Luc Besson famously wrote his original screenplay for The Fifth Element when he was in high school. Since The Fifth Element was produced in 1997, he's directed one movie, The Messenger: The Story of Joan of Arc, and written and produced several, including the Taxi films, Wasabi, The Transporter (and the upcoming The Transporter 2), and Jet Li's Kiss of the Dragon, passing all of them to other directors. Though he turned 46 this year, Besson is still writing like a high-schooler, and Unleashed provides enough evidence to suggest that Besson's cast-off screenplays will never have much to offer.

Jet Li plays Danny, a feral attack "dog" wielded by a Glasgow criminal named Bart (Bob Hoskins). Bart's a collector and enforcer for the mob, but mostly talks shit, sits back, and smiles while Danny does all the work ("The master commands and the dog obeys!"). When the "work day" is over, Bart takes his collared pet to underground ultimate fights, removes his collar, and sics him on the unsuspecting competition.

Everything changes when Danny finds himself unexpectedly free of Bart's clutches. Taken in by a kindly blind piano tuner (reigning "Best Supporting Actor" Oscar winner Morgan Freeman), the wide-eyed, child-like Danny opens up to the world around him, especially the piano tuner's stepchild Victoria (Kerry Condon, sporting geeky braces). Here's where Li gets to turn on the sweet charm, learning to eat ice cream and generally responding to the kindness of his new friends. It's an acting gamble that reinforces Li's ability but nevertheless plays like a humiliation meant to dodge Li's limited English skills.

In nearly every way, Unleashed is a remake of The Elephant Man, with a gentle primitive exploited, for money and sadism, by a low-class British showman (Hoskins grins and growls, "Get 'em young and the possibilities are endless"). Like John Merrick, Danny gets care from a mentor, needs to understand about his mother, and finds himself back in the clutches of his exploiter. The difference, of course, is that Danny kicks ass, martial-arts-style.

As choreographed by Yuen Wo Ping, Li's quicksilver acrobatics have a particularly vicious edge to them here (aided by whiz-bang editing and musically accompanied by Massive Attack and the RZA). The fights feel fleeting, though (and certainly joyless), as Besson's script focuses on obvious, utterly predictable manipulations, mostly photographed in dim and dusty green-tinged tones for director Louis Letterier (The Transporter, The Transporter 2). In Letterier's defense, the picture moves along nicely, and the preview audience with whom I saw the film gasped and emitted "Oh!"s on cue from the brutal moves.
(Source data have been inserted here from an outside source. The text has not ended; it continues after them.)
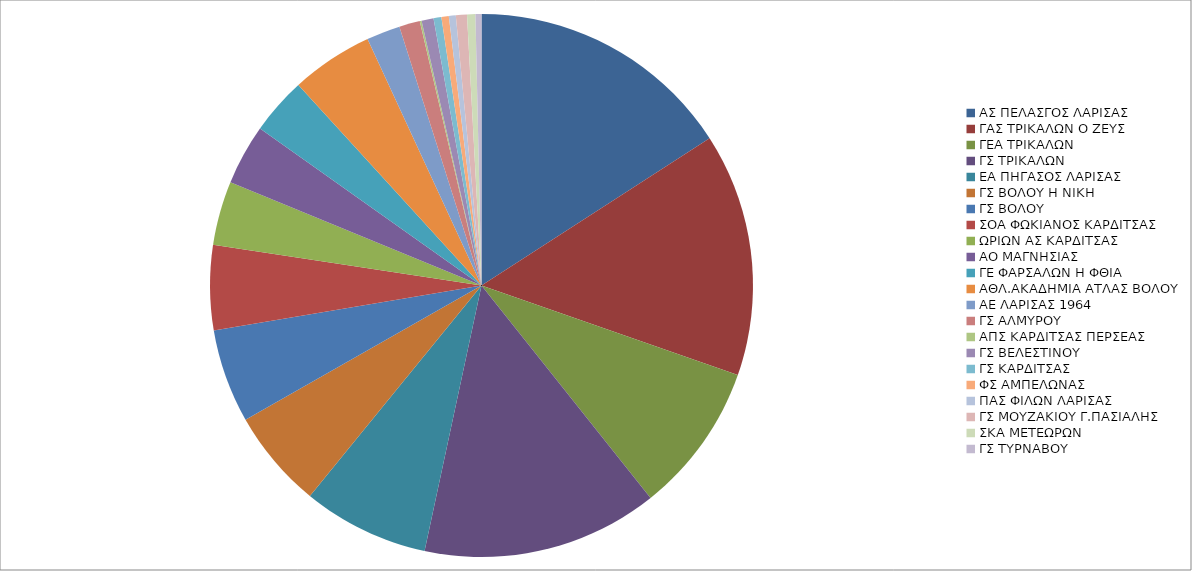
| Category | ΒΑΘΜΟΙ |
|---|---|
| ΑΣ ΠΕΛΑΣΓΟΣ ΛΑΡΙΣΑΣ | 578 |
| ΓΑΣ ΤΡΙΚΑΛΩΝ Ο ΖΕΥΣ | 527 |
| ΓΕΑ ΤΡΙΚΑΛΩΝ | 326 |
| ΓΣ ΤΡΙΚΑΛΩΝ | 512 |
| ΕΑ ΠΗΓΑΣΟΣ ΛΑΡΙΣΑΣ | 274 |
| ΓΣ ΒΟΛΟΥ Η ΝΙΚΗ | 214 |
| ΓΣ ΒΟΛΟΥ | 203 |
| ΣΟΑ ΦΩΚΙΑΝΟΣ ΚΑΡΔΙΤΣΑΣ | 184 |
| ΩΡΙΩΝ ΑΣ ΚΑΡΔΙΤΣΑΣ | 139 |
| ΑΟ ΜΑΓΝΗΣΙΑΣ | 131 |
| ΓΕ ΦΑΡΣΑΛΩΝ Η ΦΘΙΑ | 124 |
| ΑΘΛ.ΑΚΑΔΗΜΙΑ ΑΤΛΑΣ ΒΟΛΟΥ | 178 |
| ΑΕ ΛΑΡΙΣΑΣ 1964 | 73 |
| ΓΣ ΑΛΜΥΡΟΥ | 45 |
| ΑΠΣ ΚΑΡΔΙΤΣΑΣ ΠΕΡΣΕΑΣ | 4 |
| ΓΣ ΒΕΛΕΣΤΙΝΟΥ | 26 |
| ΓΣ ΚΑΡΔΙΤΣΑΣ | 17 |
| ΦΣ ΑΜΠΕΛΩΝΑΣ | 16 |
| ΠΑΣ ΦΙΛΩΝ ΛΑΡΙΣΑΣ | 15 |
| ΓΣ ΜΟΥΖΑΚΙΟΥ Γ.ΠΑΣΙΑΛΗΣ | 24 |
| ΣΚΑ ΜΕΤΕΩΡΩΝ | 18 |
| ΓΣ ΤΥΡΝΑΒΟΥ | 13 |
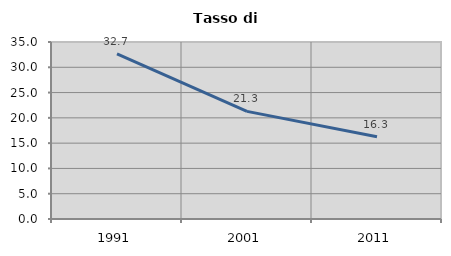
| Category | Tasso di disoccupazione   |
|---|---|
| 1991.0 | 32.663 |
| 2001.0 | 21.278 |
| 2011.0 | 16.25 |
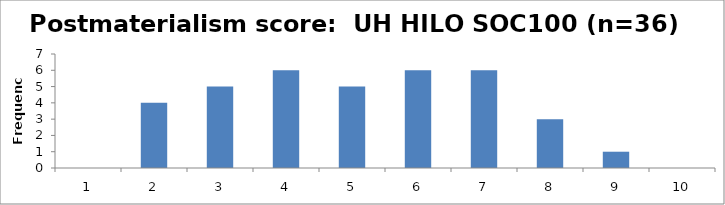
| Category | Frequency |
|---|---|
| 1.0 | 0 |
| 2.0 | 4 |
| 3.0 | 5 |
| 4.0 | 6 |
| 5.0 | 5 |
| 6.0 | 6 |
| 7.0 | 6 |
| 8.0 | 3 |
| 9.0 | 1 |
| 10.0 | 0 |
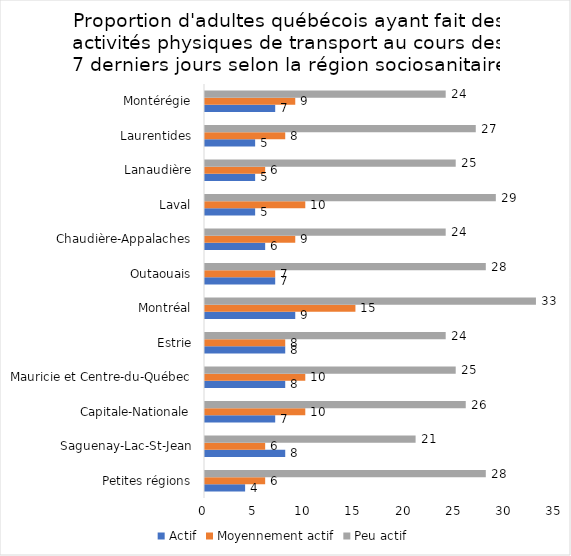
| Category | Actif | Moyennement actif | Peu actif |
|---|---|---|---|
| Petites régions | 4 | 6 | 28 |
| Saguenay-Lac-St-Jean | 8 | 6 | 21 |
| Capitale-Nationale | 7 | 10 | 26 |
| Mauricie et Centre-du-Québec | 8 | 10 | 25 |
| Estrie | 8 | 8 | 24 |
| Montréal | 9 | 15 | 33 |
| Outaouais | 7 | 7 | 28 |
| Chaudière-Appalaches | 6 | 9 | 24 |
| Laval | 5 | 10 | 29 |
| Lanaudière | 5 | 6 | 25 |
| Laurentides | 5 | 8 | 27 |
| Montérégie | 7 | 9 | 24 |
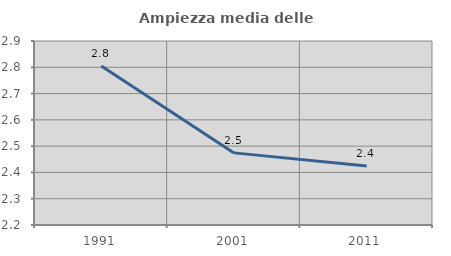
| Category | Ampiezza media delle famiglie |
|---|---|
| 1991.0 | 2.805 |
| 2001.0 | 2.474 |
| 2011.0 | 2.425 |
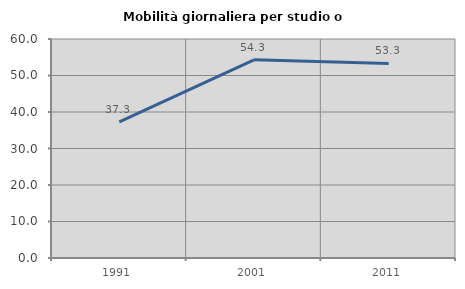
| Category | Mobilità giornaliera per studio o lavoro |
|---|---|
| 1991.0 | 37.291 |
| 2001.0 | 54.301 |
| 2011.0 | 53.321 |
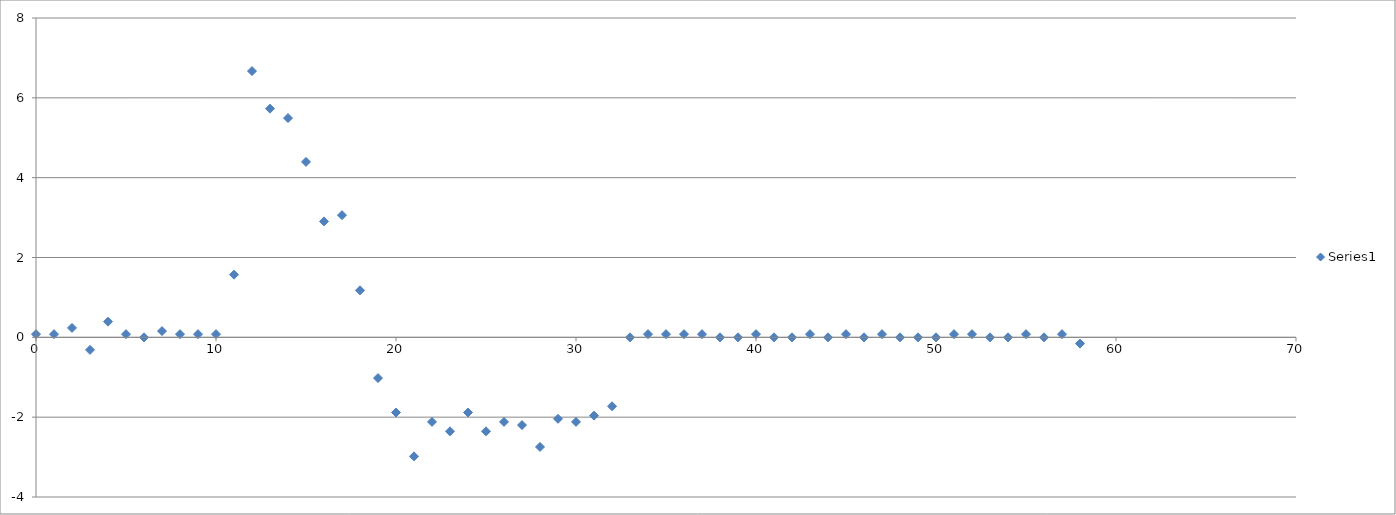
| Category | Series 0 |
|---|---|
| 0.0 | 0.078 |
| 1.0 | 0.078 |
| 2.0 | 0.235 |
| 3.0 | -0.314 |
| 4.0 | 0.392 |
| 5.0 | 0.078 |
| 6.0 | 0 |
| 7.0 | 0.157 |
| 8.0 | 0.078 |
| 9.0 | 0.078 |
| 10.0 | 0.078 |
| 11.0 | 1.57 |
| 12.0 | 6.671 |
| 13.0 | 5.729 |
| 14.0 | 5.494 |
| 15.0 | 4.395 |
| 16.0 | 2.904 |
| 17.0 | 3.061 |
| 18.0 | 1.177 |
| 19.0 | -1.02 |
| 20.0 | -1.884 |
| 21.0 | -2.982 |
| 22.0 | -2.119 |
| 23.0 | -2.354 |
| 24.0 | -1.884 |
| 25.0 | -2.354 |
| 26.0 | -2.119 |
| 27.0 | -2.197 |
| 28.0 | -2.747 |
| 29.0 | -2.041 |
| 30.0 | -2.119 |
| 31.0 | -1.962 |
| 32.0 | -1.727 |
| 33.0 | 0 |
| 34.0 | 0.078 |
| 35.0 | 0.078 |
| 36.0 | 0.078 |
| 37.0 | 0.078 |
| 38.0 | 0 |
| 39.0 | 0 |
| 40.0 | 0.078 |
| 41.0 | 0 |
| 42.0 | 0 |
| 43.0 | 0.078 |
| 44.0 | 0 |
| 45.0 | 0.078 |
| 46.0 | 0 |
| 47.0 | 0.078 |
| 48.0 | 0 |
| 49.0 | 0 |
| 50.0 | 0 |
| 51.0 | 0.078 |
| 52.0 | 0.078 |
| 53.0 | 0 |
| 54.0 | 0 |
| 55.0 | 0.078 |
| 56.0 | 0 |
| 57.0 | 0.078 |
| 58.0 | -0.157 |
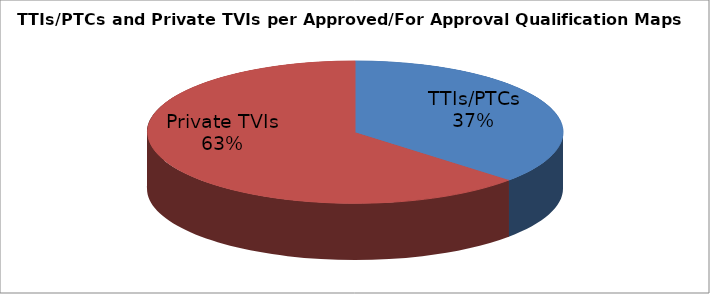
| Category | Series 0 |
|---|---|
| TTIs/PTCs | 132938732 |
| Private TVIs | 228730486.8 |
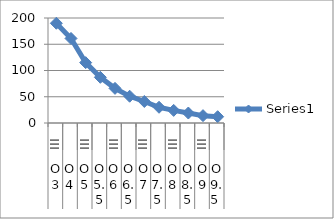
| Category | Series 0 |
|---|---|
| 0 | 190 |
| 1 | 161 |
| 2 | 115 |
| 3 | 87 |
| 4 | 66 |
| 5 | 51 |
| 6 | 41 |
| 7 | 30 |
| 8 | 24 |
| 9 | 19 |
| 10 | 14 |
| 11 | 12 |
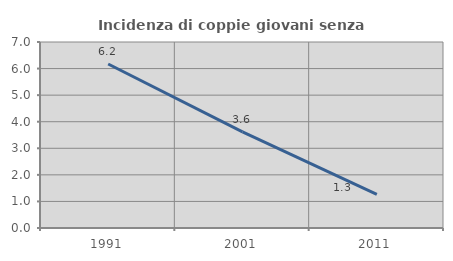
| Category | Incidenza di coppie giovani senza figli |
|---|---|
| 1991.0 | 6.173 |
| 2001.0 | 3.614 |
| 2011.0 | 1.266 |
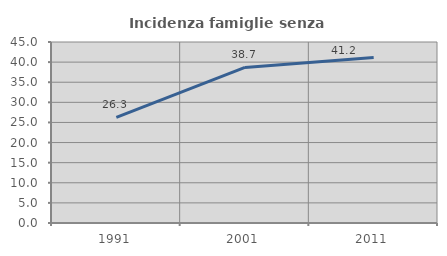
| Category | Incidenza famiglie senza nuclei |
|---|---|
| 1991.0 | 26.25 |
| 2001.0 | 38.676 |
| 2011.0 | 41.156 |
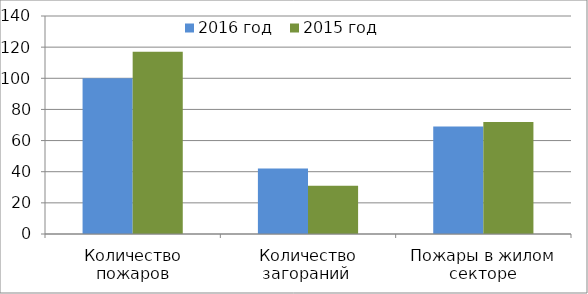
| Category | 2016 год | 2015 год |
|---|---|---|
| Количество пожаров | 100 | 117 |
| Количество загораний  | 42 | 31 |
| Пожары в жилом секторе | 69 | 72 |

Freeman's incapable of a bad performance, but he did himself no favors by taking a role that gives him so few opportunities to show his stuff. Okay, he makes you believe he can't see, and helps you to hear lines like "A piano's a lot like people—you pound on a piano, it goes out of tune" without retching, but that's about it. His character also awakens Danny to Mozart's "Sonata No. 11 in A Major," which is good for a little culture. In cultural terms, Besson obvously intends to revive Victorian melodrama here, with the Dickensian trials of a poor shackled martial artist, but save your great expectations for the next summer action movie.